Improper tenant variable configurations: If the SQL statements and transaction size have been minimized to the greatest degree allowed, set ob_sql_work_area_percentage to a larger value for the tenant to increase the memory allowed for a session. The default value is 5, indicating 5% of a single memory resource unit of the tenant. The variable can be configured at the global level. The recommended value range is [5,80].

Sample statement:
- Global level
```
obclient> SET GLOBAL ob_sql_work_area_percentage = xxx;
```
Scale up the memory resources for the tenant. If the alert is not triggered by all the preceding causes, the issue may be caused by insufficient tenant memory. In this scenario, you may scale up the memory resources for the tenant. For more information, see Overview of tenant management. If the alert is caused by a minor compaction exception or a major compaction exception, see Troubleshoot major compaction exceptions.
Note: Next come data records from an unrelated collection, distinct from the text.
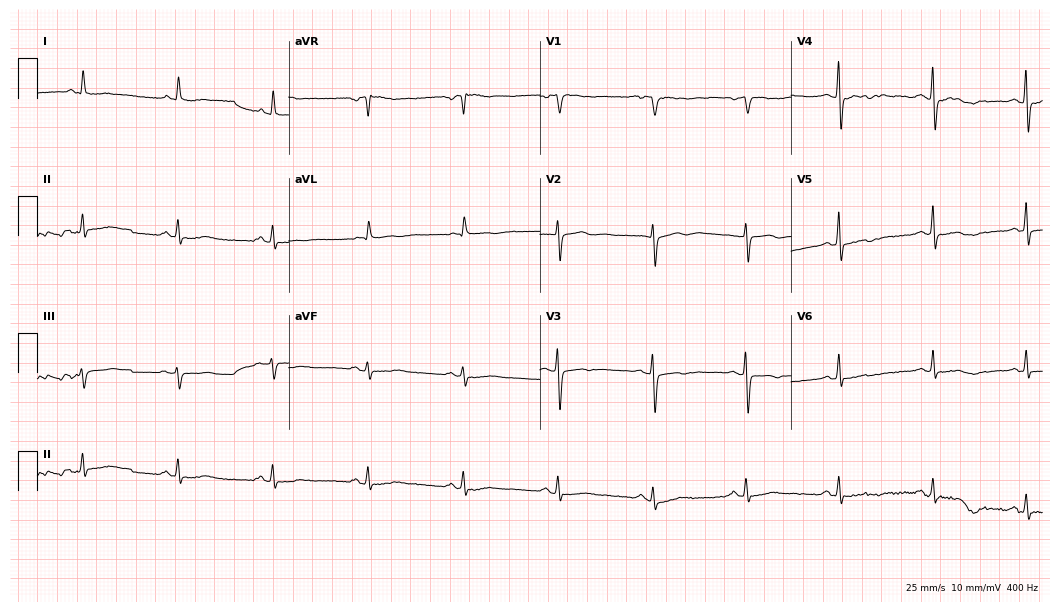
Electrocardiogram (10.2-second recording at 400 Hz), a woman, 84 years old. Of the six screened findings (first-degree AV block, right bundle branch block, left bundle branch block, sinus bradycardia, atrial fibrillation, sinus tachycardia), none is recorded. Findings outside these six are not listed.
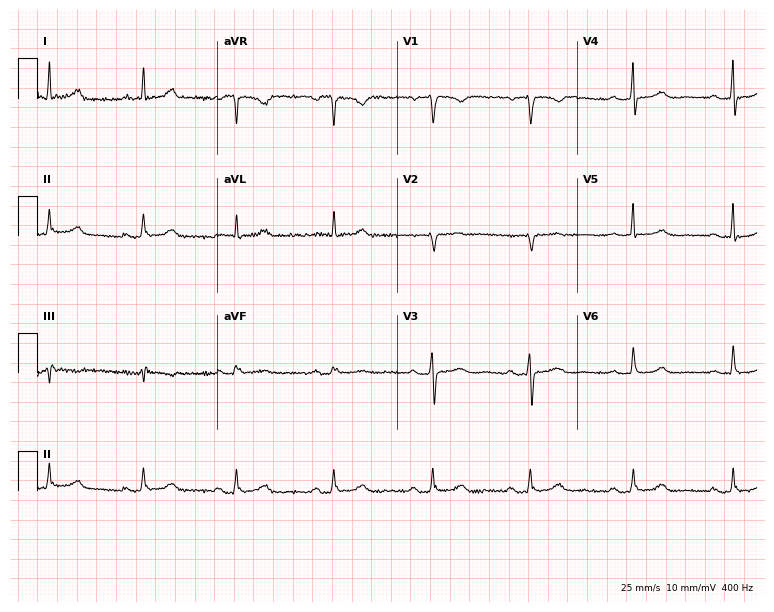
12-lead ECG from a female, 57 years old (7.3-second recording at 400 Hz). No first-degree AV block, right bundle branch block, left bundle branch block, sinus bradycardia, atrial fibrillation or sinus tachycardia recorded for this tracing.
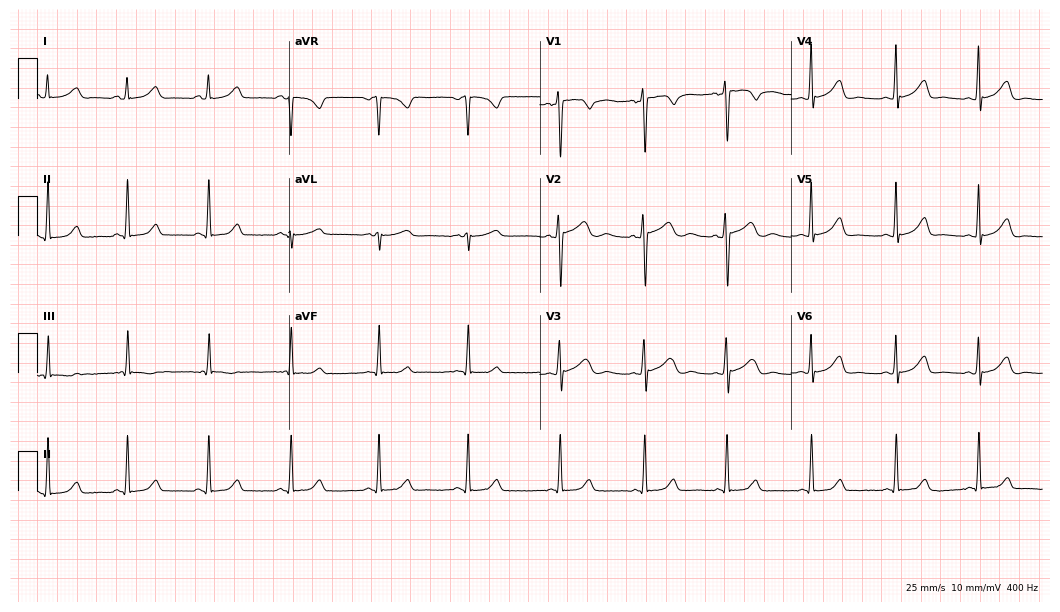
Electrocardiogram (10.2-second recording at 400 Hz), a female patient, 33 years old. Overall reading on record: normal ECG.
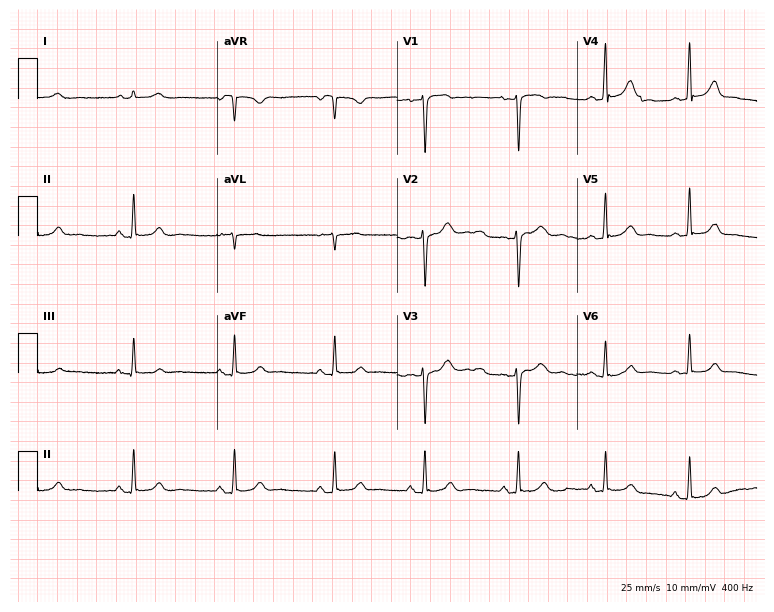
ECG (7.3-second recording at 400 Hz) — a 31-year-old woman. Labelled as a normal ECG.
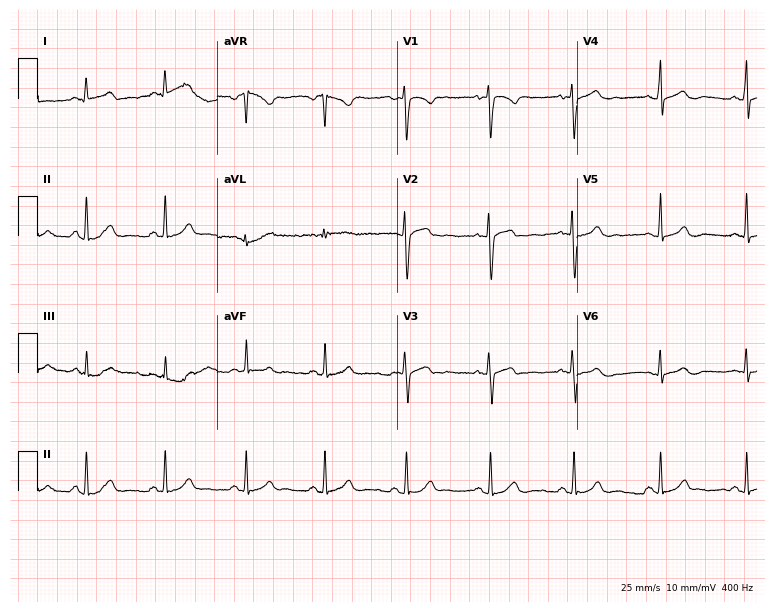
ECG (7.3-second recording at 400 Hz) — a 28-year-old woman. Labelled as a normal ECG.
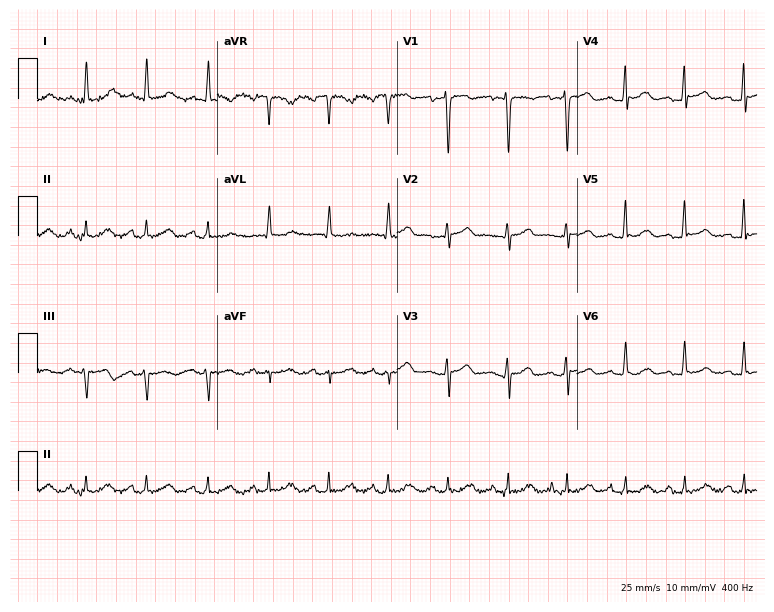
ECG — a female, 59 years old. Labelled as a normal ECG.
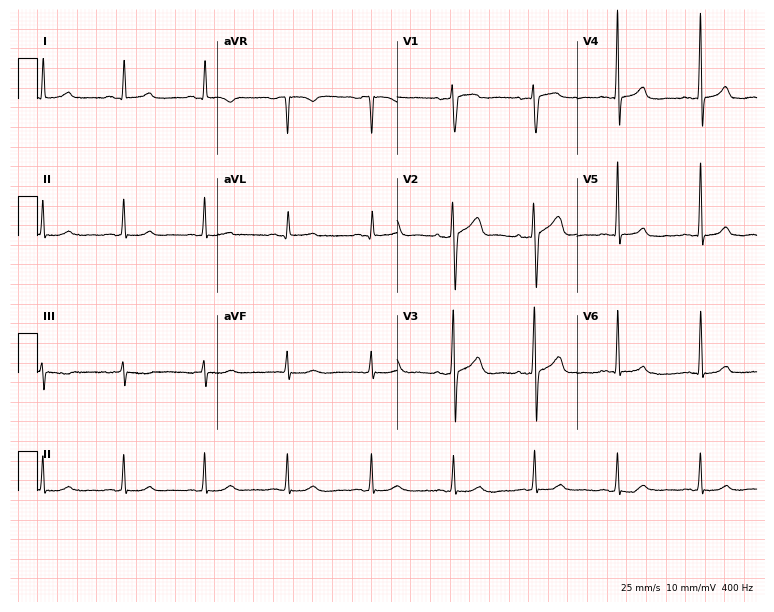
Standard 12-lead ECG recorded from a female patient, 59 years old (7.3-second recording at 400 Hz). None of these six findings is recorded: first-degree AV block, right bundle branch block (RBBB), left bundle branch block (LBBB), sinus bradycardia, atrial fibrillation (AF), sinus tachycardia.
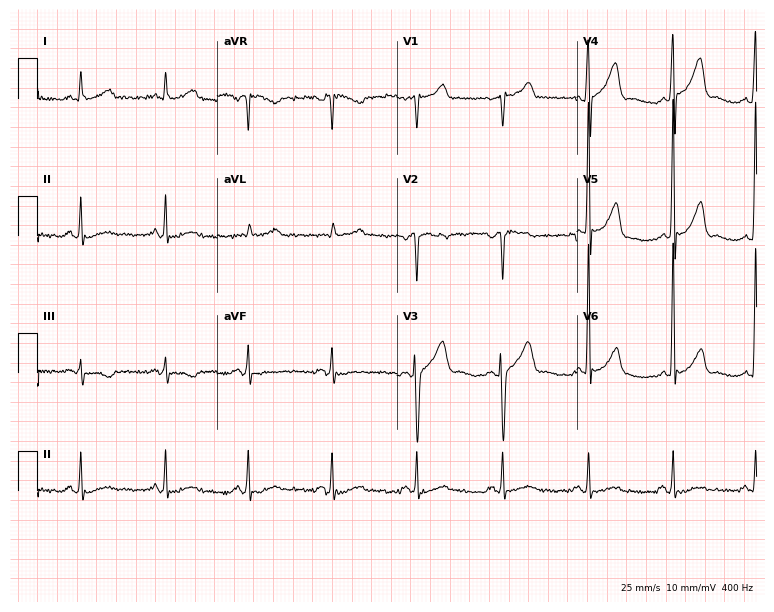
ECG — a male patient, 40 years old. Labelled as a normal ECG.
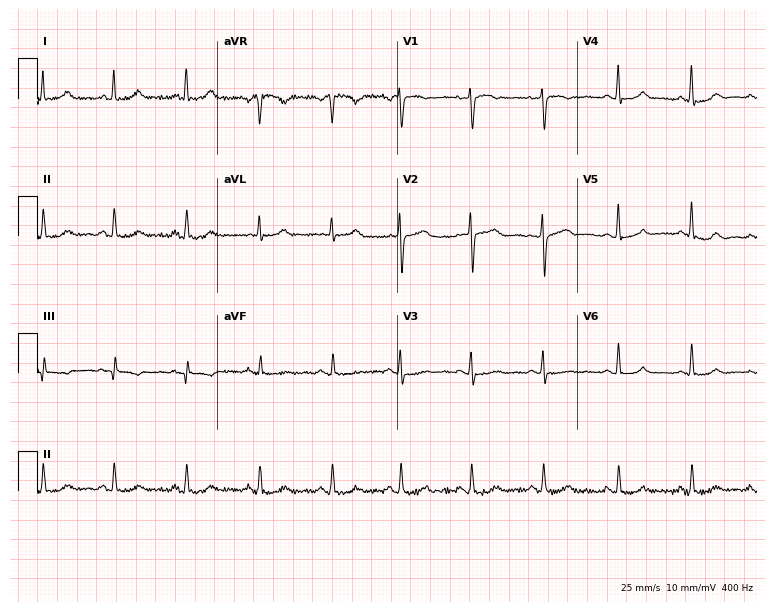
12-lead ECG from a 53-year-old woman. Labelled as a normal ECG.
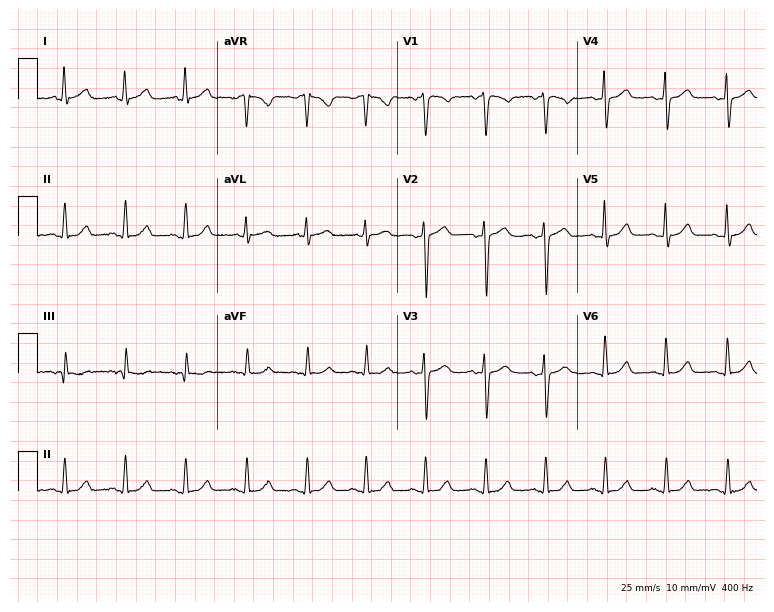
Standard 12-lead ECG recorded from a 49-year-old female patient (7.3-second recording at 400 Hz). Read as a normal ECG.

Collect relevant information

Locate the module that uses increasing memory and monitor the memory allocation for this module. After the exception recurs, identify the cause of growing memory consumption or leakage. Perform the following steps:

Locate the problematic module
1. Query the __all_virtual_memory_info table. Sample command:
```
SELECT * FROM __all_virtual_memory_info  ORDER BY used desc limit 10;
```
2. View logs in the observer.log file and find the modules that consume the most proportion of memory. The following figure shows the memory consumption of modules in the observer.log file.
Enable memory allocation monitoring for the module.
```
ALTER system SET leak_mod_to_check='xxx';
```
The following sample statement shows how to obtain the memory allocation code path of the OB_TEST2_PCODE module in the libeasy context:
```
ALTER system SET leak_mod_to_check='OB_TEST2_PCODE'
```
Observe the exception recurrence.

Monitor the memory usage of the module and observe the exception recurrence by checking the observer.log file or querying the __all_virtual_memory_info table as instructed in Step 1.
Execute the following statement and save the returned results in plain text:
```
SELECT * FROM __all_virtual_mem_leak_checker_info  ORDER BY alloc_count;
```
Stop memory allocation monitoring.

You can obtain the memory allocation code path in the returned results in Step 4. The path is a hex value of the memory address and indicates the cause for growing memory consumption or leakage. You can execute the following statement to stop memory allocation monitoring:
```
 ALTER system set leak_mod_to_check= '';
```
Run the addr2line -pCfe $observer $back_trace command to print the stack information in the back_trace field obtained in Step 3. Example:
```
 addr2line -pCfe /home/admin/oceanbase/bin/observer $back_trace
```
Send the information obtained in Steps 3, 4, and 6 to OceanBase Technical Support for assistance.